The Stage 1 synthetic-acoustic path produces a **4-partial harmonic oscillator** driven by the score's note sequence. It is **not** vocal-tract-filtered voice synthesis — the `ph_seq` (phoneme) field is deliberately ignored, and the output has no vowel formants or consonants. Its purpose is to prove the end-to-end pipeline (score → mel + f0 → NSF-HiFiGAN vocoder → wav → verify gate) wires correctly without depending on a license-clean acoustic checkpoint that does not exist (Stage 0 result B). Vowel-formant / phoneme-aware synthesis arrives with the BYO acoustic path in Stage 2.

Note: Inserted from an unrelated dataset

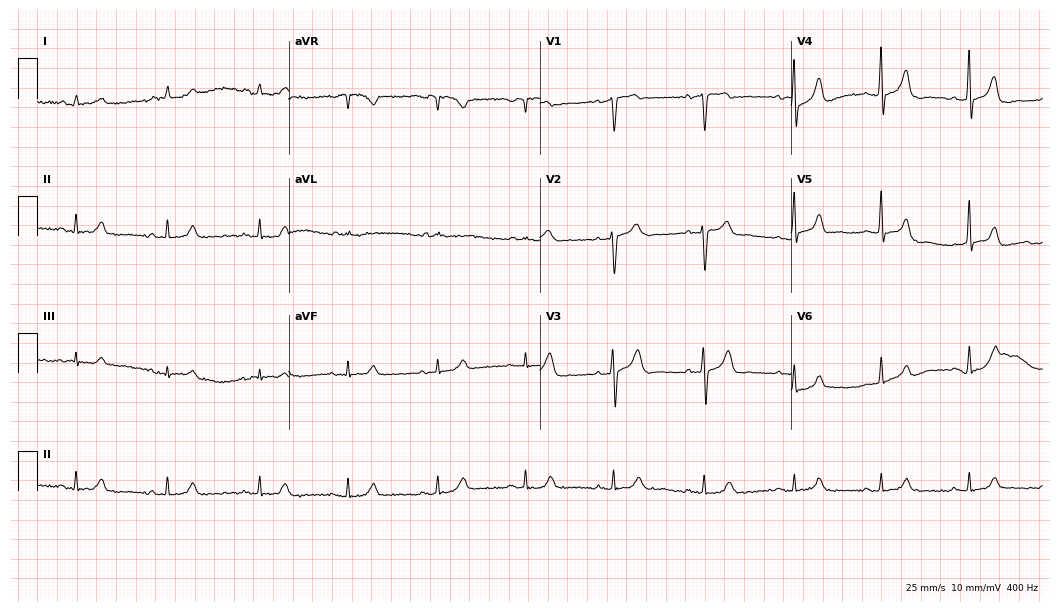
ECG — a male, 84 years old. Labelled as a normal ECG.

A NUMERIC verify APPROVE on the synthetic path proves the pipeline **rings**, not that the output sounds like a voice. Stage 2 adds spectral/timbral metrics behind `[verify-similarity]` so APPROVE discriminates synthetic from real-voice output.

## Roadmap

- [x] Architecture lock-in (rounds 28–32; per-round audit trails are inlined into `docs/stage_2.md` ("R3 / R4 / R5 / R6 / R7 / R8 / R14 round-N" subsections), with closure decisions tracked in `CHANGELOG.md`)
- [x] **Stage 0**: ckpt acquisition gate closed with result (B), dual-path adopted (2026-05-12)
- [x] **Stage 1 step 2 (5c)**: `vocaboot demo` subcommand wired (click.group, bundled `examples/short.ds`, `--accept-nc` mandatory, SHA-256 runtime verify of the pinned vocoder).
- [x] Stage 1 step 2 (5d): `LICENSE_NOTICE.txt` attribution emission for the NC vocoder (sidecar `<out>.LICENSE_NOTICE.txt` + stdout summary; CC-BY-NC-SA-4.0 §3(a) clauses spelled out).
- [x] Stage 1: smoke wav (CPU, 5 s) via `vocaboot demo --accept-nc` (synthetic 4-partial oscillator + NSF-HiFiGAN; rings the pipeline end-to-end).
- [x] Stage 1 agent-verify gate (numeric pyworld F0/HNR + R5 bootstrap CI; AGENT mode removed in step 5e — LLM-as-judge fragility, code review delegated to CI).
- [x] Stage 1 closed (2026-05-12): a bit-exact wav regression test (originally step 5f) was rejected after review — OSS-mainline SVS/TTS projects (HF / Coqui / Vocos / NeMo / ESPnet) all use approximate/perceptual checks; the numeric verify gate plus the existing duration/RMS assertions in `test_stage1_synthetic_smoke_wav_end_to_end` already serve as the CI canary.
- [x] **Stage 1.5** closed (2026-05-12): R14 3-agent debate (analyst/architect/critic, all REVISE) surfaced 6 gaps before Stage 2 could begin. Five closures: (A) `stage_1.py` → `pipeline.py` rename, (B) `privacy.refuse_user_audio_without_consent` + `museum` user-audio hard-exclude rule, (C) `docs/quality_gate.md` Tier ladder (Tier 1 rings → Tier 2 voice-like → Tier 3 target-quality; Tier 4 subjective MOS out of scope), (D) `docs/ckpt_registry.md` acquisition Path B (NC-only public release) chosen, (E) `docs/stage_2.md` spec.
- [ ] **Stage 2** (`docs/stage_2.md`): `profile_match` module + `audio_ingest` module + Tier 2 verify metrics (`mcd`, `wavlm_cosine`).
- [ ] Stage 2.5: MCP server (`vocaboot mcp-serve`) — thin wrapper around `pipeline.run`.
- [ ] Stage 3: SVC fallback chain (DDSP-SVC primary) + self-train recipe (acquisition Path C).
- [ ] Stage 4: natural-language interface.
- [ ] Public OSS release on Path B (NC-only, local screencast demo; HF Space deferred pending Default-tier ckpt).

## Non-goals

- Pitch-perfect voice cloning (target literal match is a known failure mode)
- Bundled model weights (we point at upstream URLs and verify SHA-256)
- GUI

## License

Code: Apache-2.0.
Model weights: inherit from upstream — `vocaboot` itself bundles none.